De son côté, l’équipe de Jean Charest explique que celui-ci est pro-choix. Il ne s’opposerait pas à ce que des députés déposent des projets de loi d’initiative personnelle sur la question, mais un gouvernement sous son leadership ne présentera ni n'appuiera jamais une législation sur les droits reproductifs, précise-t-on.

Quant à Patrick Brown, il affirme que l’avortement au Canada devrait être légal, sécuritaire et, à mon avis, rare. Il ajoute qu’il va toujours défendre le droit des femmes de prendre leurs propres décisions concernant leur santé reproductive.

Pour sa part, l’équipe de Pierre Poilievre a fait une courte déclaration dans laquelle elle affirme qu' un gouvernement Poilievre ne proposera ni n'appuiera aucune législation restreignant l'avortement de quelque manière que ce soit.

En 2021, M. Poilievre avait voté contre le projet de loi privé de Cathay Waganthall, qui visait à rouvrir le débat sur l'avortement au pays.

Libéraux et bloquistes à l'attaque

Des militants pro-choix manifestant devant la Cour suprême.

« Anti-avortement = anti-femmes », peut-on lire sur une pancarte, et « Les catholiques appuient l'avortement », sur une autre, lors d'une manifestation devant la Cour suprême des États-Unis mardi.

Photo : Getty Images / Anna Moneymaker

Les adversaires des conservateurs n'ont pas tardé à saisir la balle au bond. Présentement, il y a un leadership conservateur où tous les candidats essaient d'aller chercher le vote des anti-choix, avance la ministre libérale Mélanie Joly.

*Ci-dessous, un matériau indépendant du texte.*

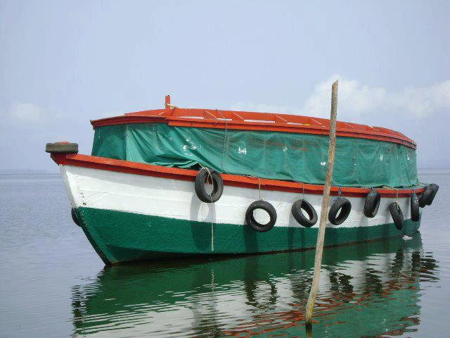 pinasse, akounougbé, adjomolo, moyen de transport, adiaké

Pour moi, je trouve ça extrêmement préoccupant.

Le premier ministre Trudeau a quant à lui réitéré l'importance du droit à l'avortement par l'entremise de Twitter.

Après la période des questions, la leader adjointe du Bloc québécois, Christine Normandin, a déposé une motion concernant le libre choix des femmes en matière d’avortement.

Le texte se lisait comme suit : Que la Chambre réitère que le corps de la femme n’appartient qu’à elle seule et reconnaisse son libre choix en matière d’avortement, pour quelque raison que ce soit.

Cette motion, qui exigeait le consentement unanime pour être adoptée, a été bloquée par des « Nay! » venant des banquettes conservatrices.

Le droit est fort, selon le NPD

Le chef du NPD, Jagmeet Singh, s’est dit attristé par ces derniers développements autour de la question de l’avortement au sud de la frontière. À ses yeux, ce droit n’est pas menacé du point de vue légal au pays. Au Canada, notre droit est fort, fait-il valoir.

Toutefois, il exprime des inquiétudes autour du mouvement anti-avortement au Canada. Oui, j’ai des craintes quand on a des candidats pour la chefferie d’un parti qui n’appuient pas le droit à l’avortement, a-t-il fait remarquer en référence au PCC.

D’après Jagmeet Singh, le gouvernement canadien doit se battre pour assurer un meilleur accès à ces services au pays, dans les secteurs ruraux notamment. C’est inutile d’avoir un droit sans y avoir accès, fait-il remarquer.

Selon lui, Ottawa doit se prévaloir des dispositions de la Loi canadienne sur la santé pour forcer les provinces à fournir des services adéquats à leur population.